Clive Owen plays the villain, a demented patriot behind the cloning program. But he’s really just a third-rate Bond villain without charm or humanity … or a change of clothes. He’s either seething or plotting or manipulating. Seriously, it’s ridiculous.
And like most movies today, despite the presence of Mary Elizabeth Winstead, Gemini Man is as sexless as Mr. Rogers Neighborhood. As if this movie isn’t frustrating enough, we don’t even get a decent look at her during a strip search. What the hell, Hollywood?
When you learn that Gemini Man cost $140 million, it only adds to the disappointment and begs a question… You have $140 million and you’re still doing product placement? Coca Cola! Budweiser! Tostitos! It’s everywhere! And at a 120 fps, it is especially glaring and shameless.

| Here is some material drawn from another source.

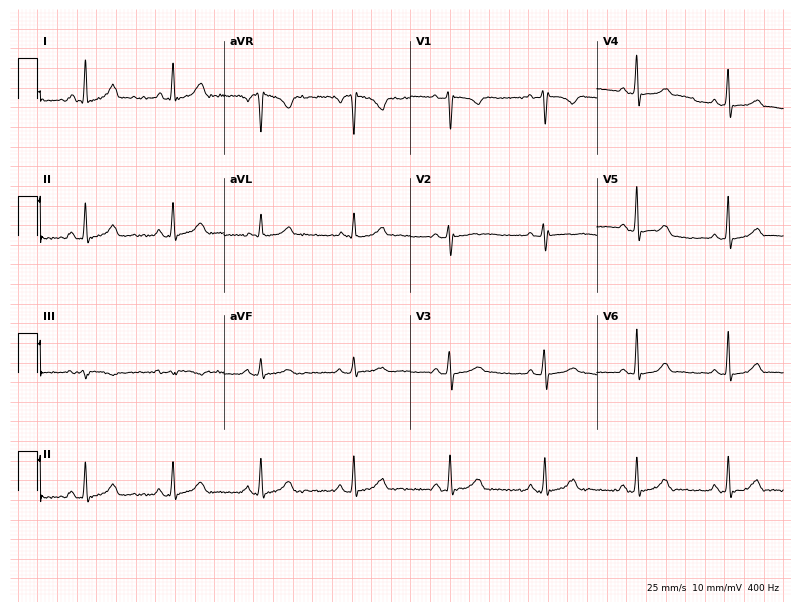
Electrocardiogram (7.6-second recording at 400 Hz), a 34-year-old woman. Of the six screened findings (first-degree AV block, right bundle branch block, left bundle branch block, sinus bradycardia, atrial fibrillation, sinus tachycardia), none is recorded.

Not for a moment did I believe the relationships — not the father-son relationship between Clive Owen and the Fresh Prince, not the relationships between Henry and his eccentric war-cronies, not the relationship between Henry and Winstead’s character, and certainly not the ridiculous closing scene. No spark. No chemistry. No humanity.
Ang Lee is a great director but like another great director, Bob Zemeckis, his misguided love of technology is creating expensive visual gimmicks instead of cinema.
P.S. Since I was already at the movies, I decided to see Joker again. My opinion of it only rose the second time.